In Sri Lanka, Tamil Tiger rebels have complained aid is not reaching areas under their control.

And Ted Chaiban, speaking from Unicef's office in the capital, Colombo, said Sri Lankans and the relief effort was at risk from landmines.


"Mines were floated by the floods and washed out of known mine fields, so now we don't know where they are and the warning signs on mined areas have been swept away or destroyed."

A Medicins Sans Frontieres spokesman said: "Humanitarian efforts to reach populations are always frustrated during such natural emergencies.

"Communications and transport are often severely interrupted.

"Telephone lines have been destroyed and many airports are either damaged or flooded."

The Associated Press has reported that aid is piling up at distribution points into the Aceh province in Indonesia because of impassable roads.

Corruption also remains a concern.

David Macdonald, Oxfam's Indonesia programme manager, said supplies could be taken by private hospitals, the military or corrupt traders who would then sell it.

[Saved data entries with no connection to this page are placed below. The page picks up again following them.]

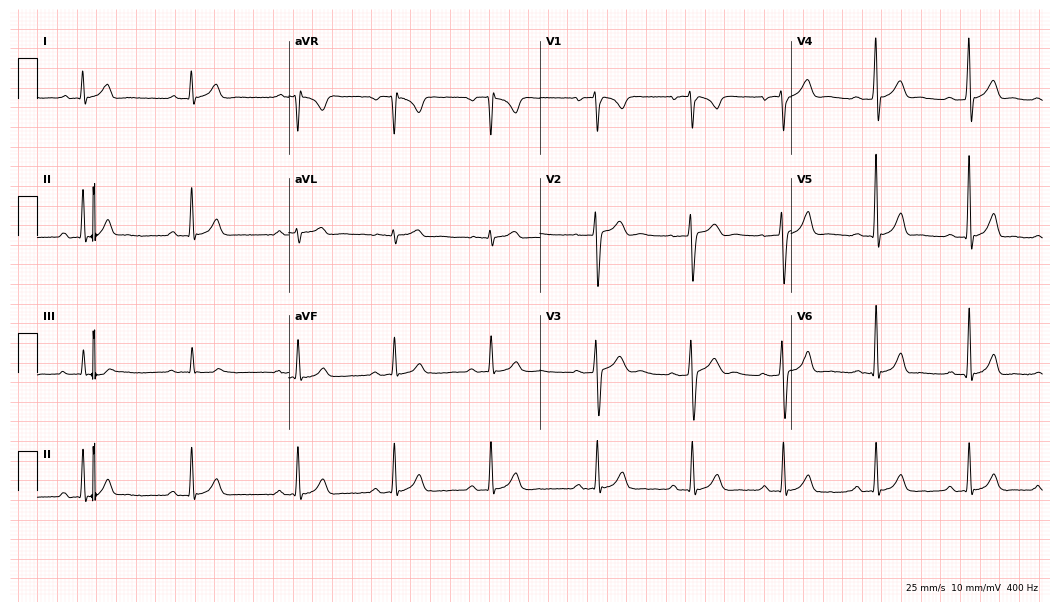
Electrocardiogram (10.2-second recording at 400 Hz), a man, 22 years old. Overall reading on record: normal ECG.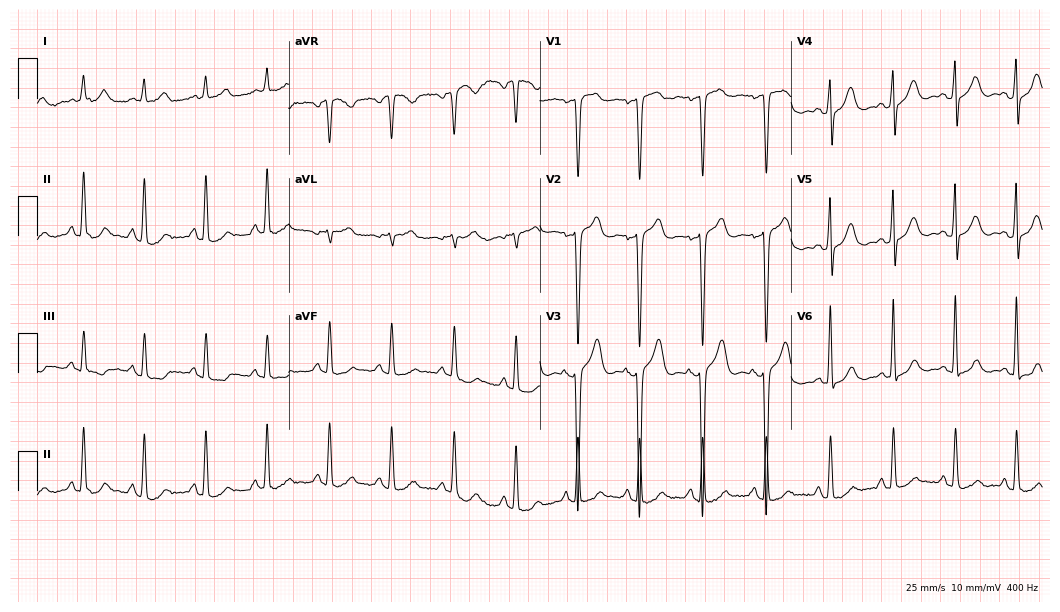
ECG (10.2-second recording at 400 Hz) — a man, 70 years old. Labelled as a normal ECG.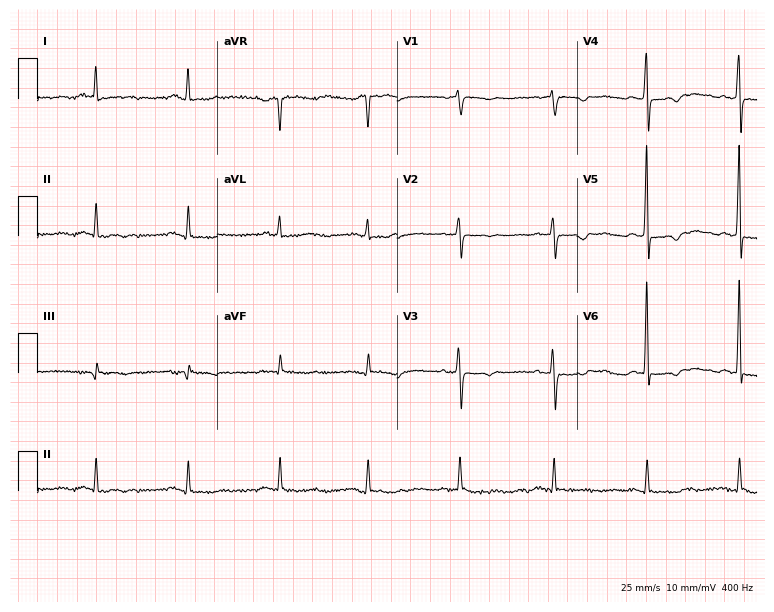
Standard 12-lead ECG recorded from an 82-year-old woman. None of these six findings is recorded: first-degree AV block, right bundle branch block (RBBB), left bundle branch block (LBBB), sinus bradycardia, atrial fibrillation (AF), sinus tachycardia. Other findings, if any, are not listed.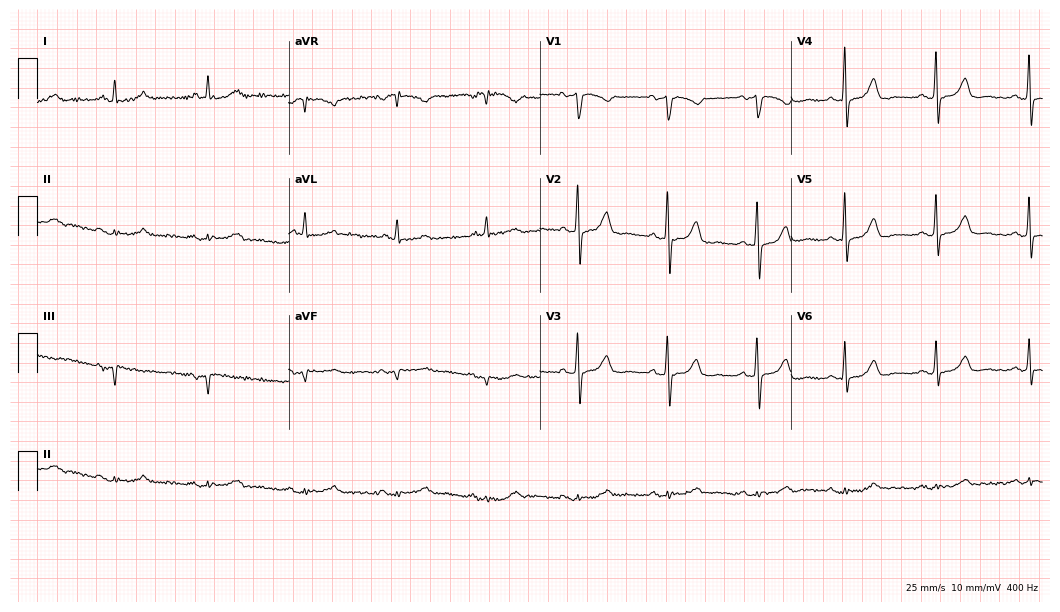
Standard 12-lead ECG recorded from a 63-year-old female. None of these six findings is recorded: first-degree AV block, right bundle branch block (RBBB), left bundle branch block (LBBB), sinus bradycardia, atrial fibrillation (AF), sinus tachycardia.

A spokesman for the International Federation of Red Cross and Red Crescent Societies said aid agencies were also facing a challenge dealing with 11 disaster zones with "different aid needs".

"There is no point just throwing aid as quickly as possible at the countries affected.

"We need to get logistics teams on the ground, which is happening, to find out what the local situation is and how help can be managed."